▶ **What the exercise asks**:
Only lines containing "makes" belong in the answer, each copied from the entries below.

▶ **Given records**:
# # # # #
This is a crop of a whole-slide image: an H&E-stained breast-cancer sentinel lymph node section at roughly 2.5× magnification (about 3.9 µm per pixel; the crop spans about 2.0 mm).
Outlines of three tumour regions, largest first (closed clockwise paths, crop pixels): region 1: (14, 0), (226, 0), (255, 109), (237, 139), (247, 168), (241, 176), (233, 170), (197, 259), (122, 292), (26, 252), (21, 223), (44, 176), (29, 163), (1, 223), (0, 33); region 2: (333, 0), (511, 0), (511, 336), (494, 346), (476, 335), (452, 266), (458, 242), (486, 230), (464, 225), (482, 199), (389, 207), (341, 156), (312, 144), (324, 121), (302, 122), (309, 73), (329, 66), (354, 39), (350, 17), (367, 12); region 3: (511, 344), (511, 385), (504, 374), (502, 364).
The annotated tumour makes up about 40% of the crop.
# # # # #
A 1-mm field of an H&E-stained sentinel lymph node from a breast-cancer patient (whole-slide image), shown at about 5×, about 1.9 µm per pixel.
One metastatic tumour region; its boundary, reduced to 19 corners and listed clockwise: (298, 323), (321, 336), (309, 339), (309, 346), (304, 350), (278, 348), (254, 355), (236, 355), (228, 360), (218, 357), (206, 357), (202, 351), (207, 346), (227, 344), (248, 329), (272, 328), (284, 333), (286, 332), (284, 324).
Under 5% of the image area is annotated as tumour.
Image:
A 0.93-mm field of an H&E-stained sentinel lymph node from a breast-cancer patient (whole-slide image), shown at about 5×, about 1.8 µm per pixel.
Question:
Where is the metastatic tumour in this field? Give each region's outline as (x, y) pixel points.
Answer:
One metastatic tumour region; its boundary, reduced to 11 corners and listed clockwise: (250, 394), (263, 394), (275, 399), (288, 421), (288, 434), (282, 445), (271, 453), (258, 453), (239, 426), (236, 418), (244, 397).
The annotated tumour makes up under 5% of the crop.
# # # # #
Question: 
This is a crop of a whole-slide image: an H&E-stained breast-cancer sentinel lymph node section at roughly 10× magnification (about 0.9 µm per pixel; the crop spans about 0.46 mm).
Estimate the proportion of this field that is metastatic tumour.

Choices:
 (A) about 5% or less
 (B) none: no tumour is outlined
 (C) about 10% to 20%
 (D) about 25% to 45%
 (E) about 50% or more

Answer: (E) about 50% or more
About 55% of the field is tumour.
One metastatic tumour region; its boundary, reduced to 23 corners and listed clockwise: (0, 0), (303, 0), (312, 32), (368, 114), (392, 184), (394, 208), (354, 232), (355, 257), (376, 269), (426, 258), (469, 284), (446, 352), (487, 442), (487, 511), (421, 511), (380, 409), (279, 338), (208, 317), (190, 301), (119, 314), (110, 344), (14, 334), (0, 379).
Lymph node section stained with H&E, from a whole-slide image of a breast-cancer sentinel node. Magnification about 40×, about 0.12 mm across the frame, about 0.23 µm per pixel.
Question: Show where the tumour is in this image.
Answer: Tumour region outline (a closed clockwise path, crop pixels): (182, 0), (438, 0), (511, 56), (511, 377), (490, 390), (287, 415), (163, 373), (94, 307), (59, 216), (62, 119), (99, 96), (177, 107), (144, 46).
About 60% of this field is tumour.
# # # # #
▶ **Result of this task**:
The annotated tumour makes up about 40% of the crop.
The annotated tumour makes up under 5% of the crop.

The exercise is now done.